Una novela ahonda, profundiza, escarba, rebusca donde parece que no hay nada, en el fondo de una página en blanco o en el laberinto de nuestra propia alma. Y se levanta y emerge como una isla nueva en medio del océano que se va llenando de gente. Y la novela, entonces, ya tiene vida propia, hace su camino en otras mentes y en otras voces como mismo la hace en quien la escribe cuando, de repente, se ve asomado a un mundo que no existía y que casi siempre se parece al mundo que tenemos delante. La novela no hace más que preguntarnos todo el rato. Nunca responde y siempre ayuda a entender y a entendernos, a tratar de hacer un pequeño hato con lo poco que sabemos del corazón humano para seguir adelante, página a página, hasta perdernos en la bruma de las palabras.
La novela recorre pasillos que sólo podemos ver cuando llegamos, habitaciones que quedan a los lados y en las que uno decide entrar un rato sabiendo siempre que debe continuar el viaje hacia un punto final que apenas vislumbramos y que, aunque lo demos por bueno, sabemos que nunca acaba en ninguna parte.
Estas semanas he viajado al corazón humano a través de la última novela de Francisco Juan Quevedo.

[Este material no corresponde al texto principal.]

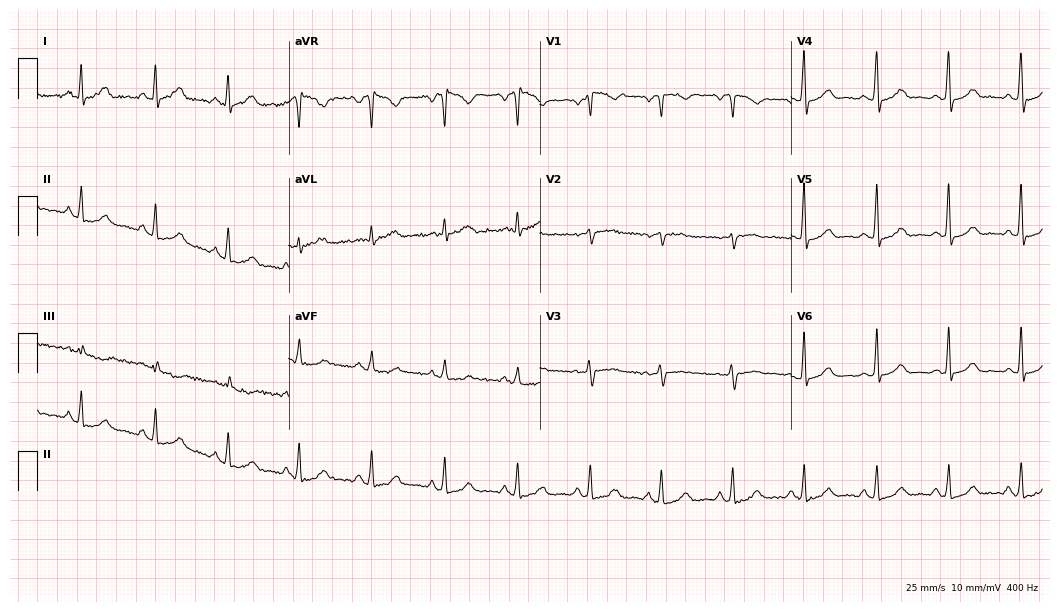
12-lead ECG (10.2-second recording at 400 Hz) from a 49-year-old female patient. Labelled as a normal ECG.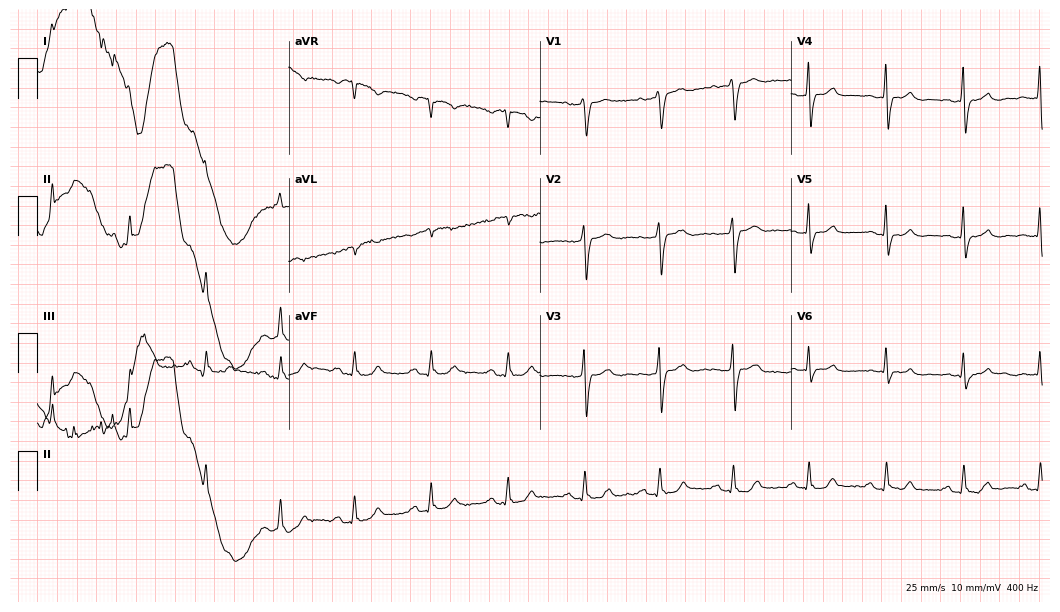
12-lead ECG from a man, 78 years old. No first-degree AV block, right bundle branch block (RBBB), left bundle branch block (LBBB), sinus bradycardia, atrial fibrillation (AF) or sinus tachycardia recorded for this tracing.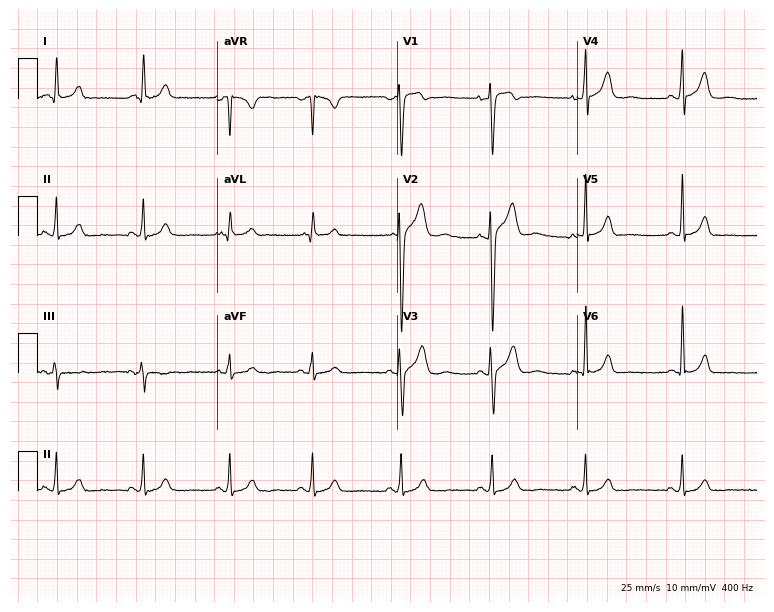
Standard 12-lead ECG recorded from a 40-year-old female (7.3-second recording at 400 Hz). None of these six findings is recorded: first-degree AV block, right bundle branch block, left bundle branch block, sinus bradycardia, atrial fibrillation, sinus tachycardia.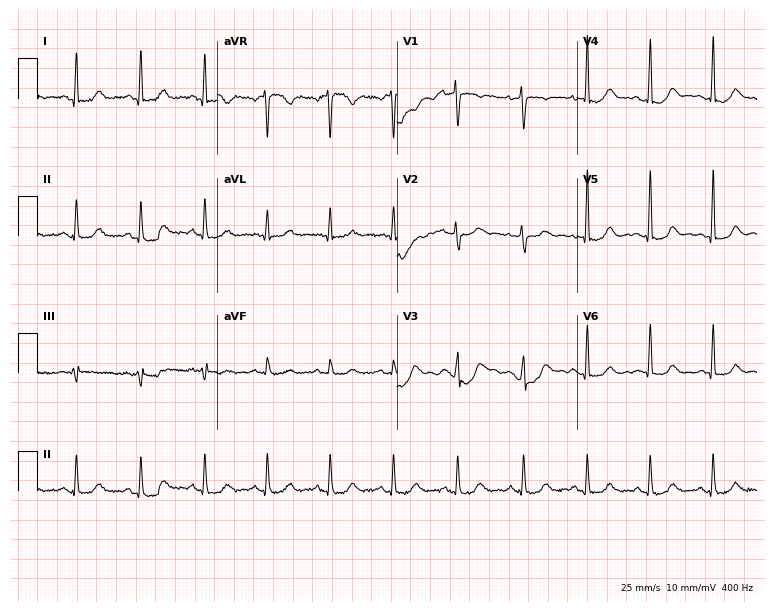
12-lead ECG (7.3-second recording at 400 Hz) from a 42-year-old woman. Screened for six findings — first-degree AV block, right bundle branch block, left bundle branch block, sinus bradycardia, atrial fibrillation, sinus tachycardia — none is recorded. Findings outside these six are not listed.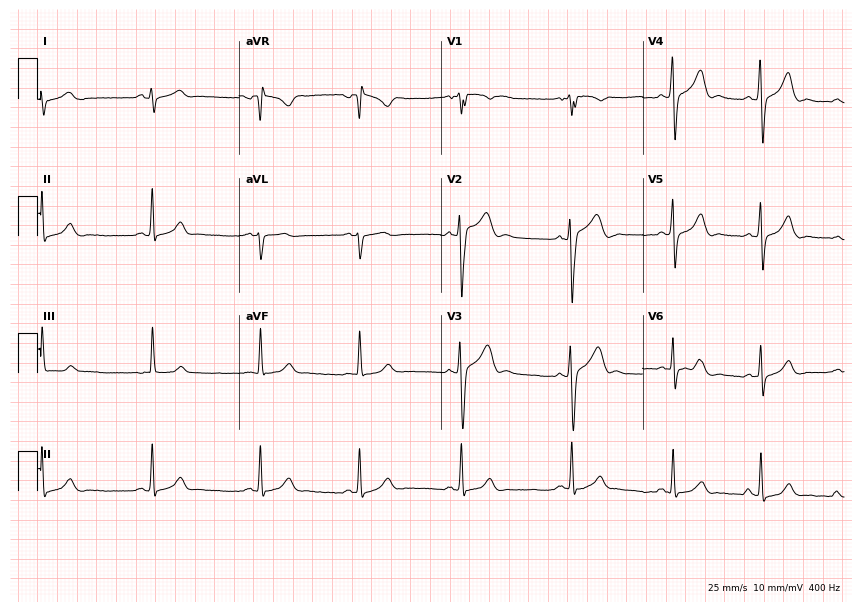
Electrocardiogram (8.2-second recording at 400 Hz), a male patient, 18 years old. Of the six screened findings (first-degree AV block, right bundle branch block, left bundle branch block, sinus bradycardia, atrial fibrillation, sinus tachycardia), none is recorded. Findings outside these six are not listed.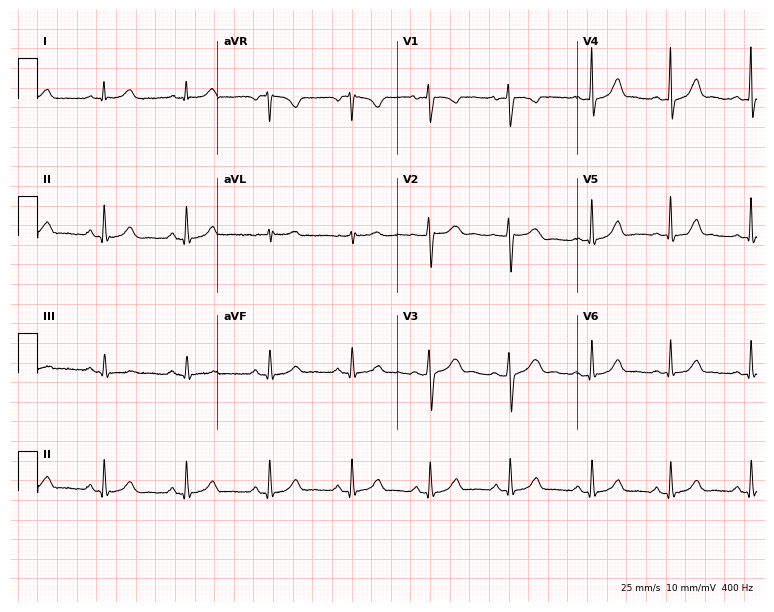
ECG (7.3-second recording at 400 Hz) — a 25-year-old woman. Labelled as a normal ECG.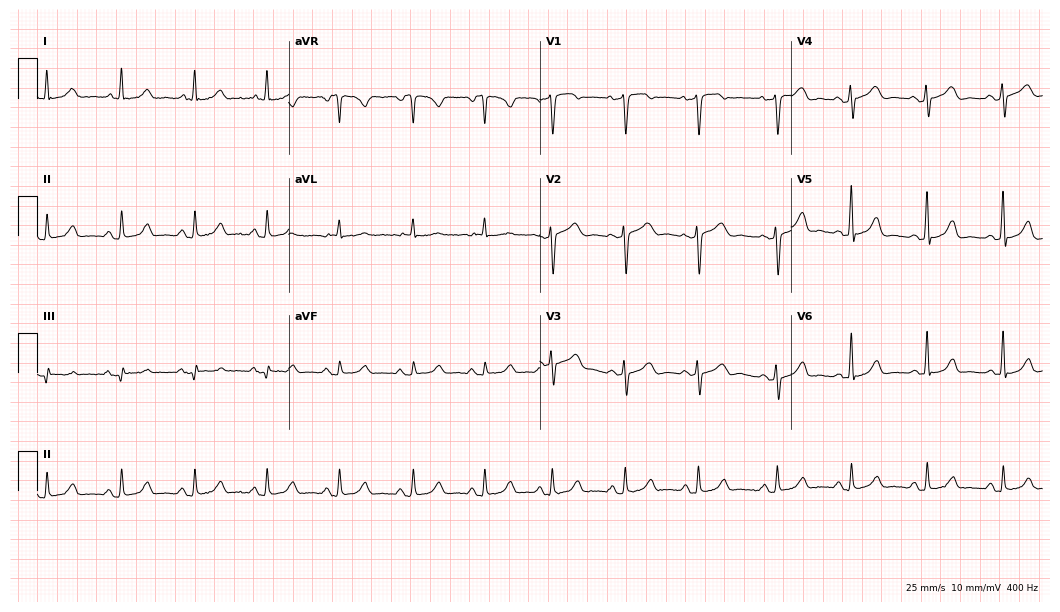
Standard 12-lead ECG recorded from a woman, 53 years old. None of these six findings is recorded: first-degree AV block, right bundle branch block, left bundle branch block, sinus bradycardia, atrial fibrillation, sinus tachycardia. Only these six findings were labelled.

Se titula El teatro en medio del océano y la publica Destino. Estuvo entre las obras finalistas del premio Nadal y tiene 363 páginas de intensa vida y de creíbles vivencias. No es fácil armar una novela como esta de Quevedo. Todo está en su sitio, la vida de Las Palmas de Gran Canaria a finales del siglo XIX y principios del siglo XX, y la intemporalidad que al mismo tiempo le pedimos a toda obra de arte. Queremos que nos cuenten más allá de los personajes, y que al mismo tiempo los personajes nos ayuden a entender un poco mejor nuestro acontecer diario por un mundo en el que novelamos los días y las noches asumiendo o esquivando azares.
La novela de Quevedo es barojiana y al mismo tiempo tiene mucho de aquella Ciudad de los prodigios de Eduardo Mendoza, y es galdosiana por el retrato certero de sus personajes; pero, sobre todo, es cercana en sus recreaciones, en sus olores, sus calles y también en el devenir de cada personaje que se asoma al libro para que vayamos entendiendo un poco mejor a Feliciano Silva, ese Guirre que podría ser un personaje en el puerto de Nueva York de esos mismos años, o en La Habana, en Marsella o en Londres, porque los puertos son novelas que escriben historias que van y vienen cambiando casi todas las tramas argumentales.
En esta novela de Francisco Juan Quevedo aparece como gran referente el teatro Pérez Galdós, con lo que fue cierto, con lo que querríamos que hubiera sido cierto y con toda su grandeza y su leyenda urbana. Ese teatro nos ha ido enseñando la belleza a muchos de nosotros, las primeras óperas y las primeros conciertos de música clásica, el gran teatro, en mi caso en unas inolvidables interpretaciones de José María Rodero o de Berta Riaza. Ya uno cuenta con un pie de rey que no nos extravíe cuando se guardan intactas las voces, las arias y el olor del teatro, esa sensación de que sabes que puede suceder algo realmente inolvidable cuando se apague la luz y se encienda la vida en el escenario.
La novela también nos ofrece ese bullicio cuando retumba en nuestra cabeza y cuando nos va llevando, de mentira en mentira bien contada, hacia donde intuyes que estás un poco más a salvo del olvido o de ese pandemónium tecnológico que tanto nos está distrayendo. Siempre es un regreso cada novela que nos sorprende y levanta un mundo propio en el que uno puede ser cualquier otro durante un rato. Como en el teatro. Como en la vida, si no andáramos tan ocupados y aprendiéramos a mirar como cuando leemos y logramos escapar en cualquier punto y aparte.